June 13, 20189:18 AM ET
Updated at 2:21 p.m. ET
The Federal Reserve increased a key interest rate again Wednesday, which will trigger higher rates on credit cards, home equity lines and other kinds of borrowing.
Wednesday’s action, which was widely expected, was the second Fed rate hike this year — and the seventh since it began boosting them in 2015. The latest increase puts the federal funds rate in a range between 1.75 and 2 percent.

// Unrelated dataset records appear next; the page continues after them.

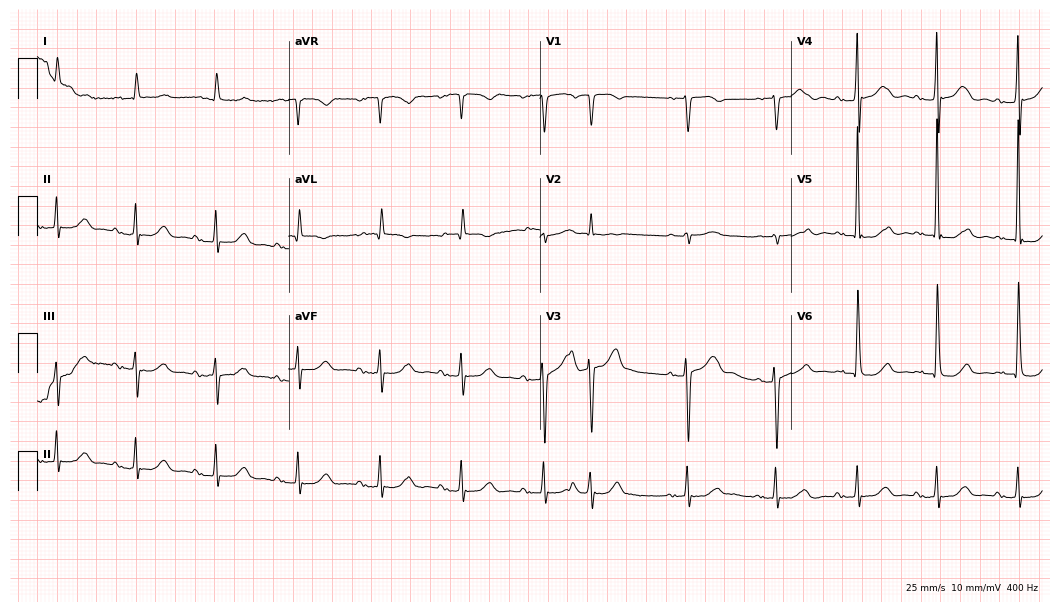
Electrocardiogram, a 70-year-old male. Of the six screened findings (first-degree AV block, right bundle branch block, left bundle branch block, sinus bradycardia, atrial fibrillation, sinus tachycardia), none is recorded. Findings outside these six are not listed.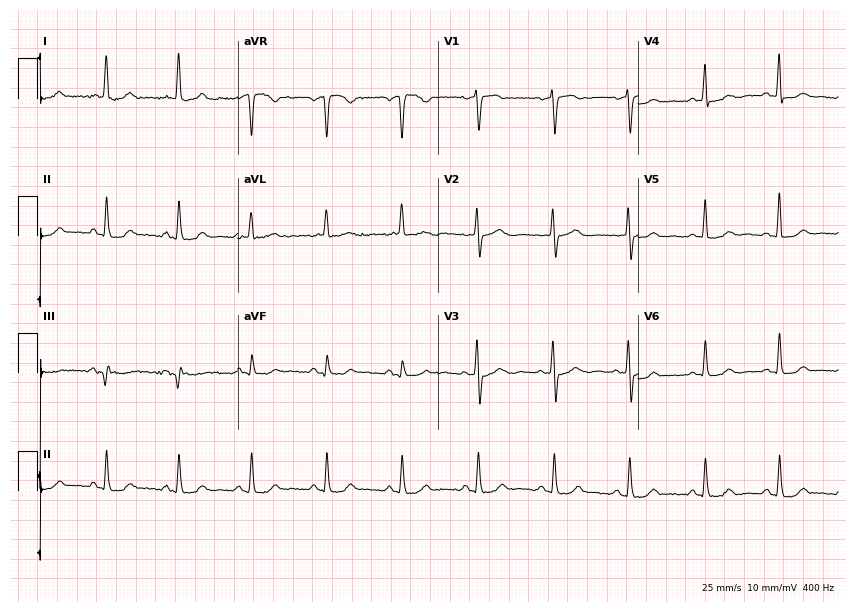
12-lead ECG from a female patient, 58 years old. Screened for six findings — first-degree AV block, right bundle branch block, left bundle branch block, sinus bradycardia, atrial fibrillation, sinus tachycardia — none is recorded.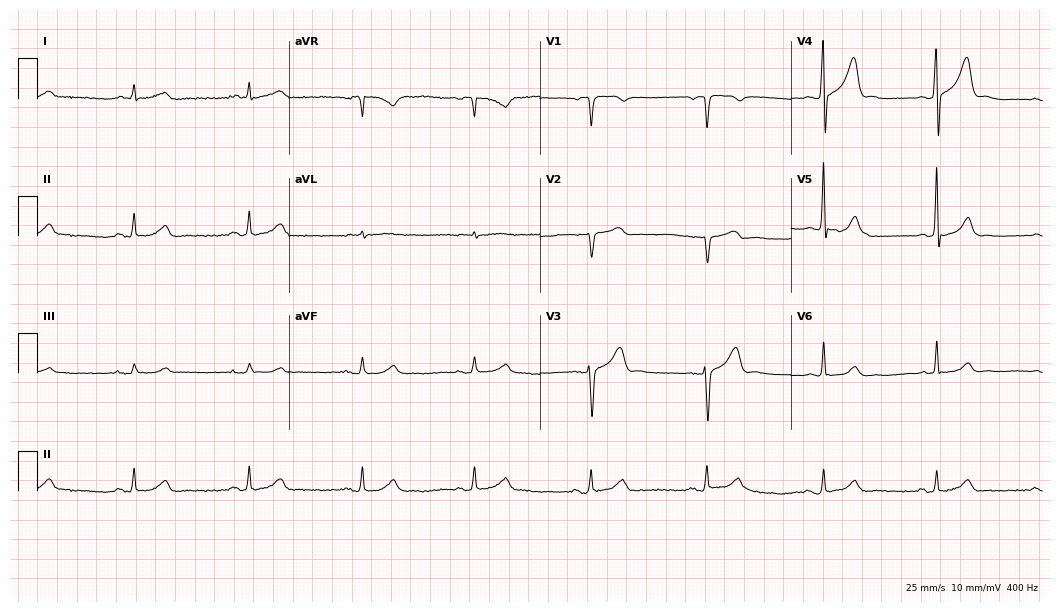
ECG (10.2-second recording at 400 Hz) — a 72-year-old male. Screened for six findings — first-degree AV block, right bundle branch block (RBBB), left bundle branch block (LBBB), sinus bradycardia, atrial fibrillation (AF), sinus tachycardia — none is recorded. Other findings, if any, are not listed.

The Fed previously nudged rates up in March.
The Fed also signaled that it will raise rates more this year than previously expected — four times rather than three.
With the unemployment rate at 3.8 percent — a level reached only twice before in the past half-century — Fed Chairman Jerome Powell and his colleagues have decided additional rate hikes will very likely be necessary later this year.
In their statement, Fed policymakers noted that the labor market “has continued to strengthen and that economic activity has been rising at a solid rate.”
The Fed’s latest projections show unemployment falling to 3.6 percent in 2018.
Fed officials and many economists worry that the low jobless rate could force employers to hike wages faster, as companies compete for workers. That could spark higher inflation. At this point, there’s been little evidence that wage or price inflation is accelerating. The Fed’s new forecast showed inflation inching up only slightly over the next 2 1/2 years.
The Fed has long aimed for 2 percent inflation, a level policymakers think is key to a healthy economy.
Ian Shepherdson, chief economist at Pantheon Macroeconomics, said before the Fed made its announcement that policymakers are “scared of future inflation risk.” And their rate increases are addressing the “perceived threat of inflation,” not an immediate inflation problem, he said.
Interest rate hikes will hit consumers in their wallets. Borrowers are likely to see higher bills next month on credit cards and mortgages, especially those with adjustable rates. Interest rates on new fixed-rate mortgages could also climb. The average 30-year fixed mortgage rate recently hit a seven-year high, before retreating a bit to 4.54 percent.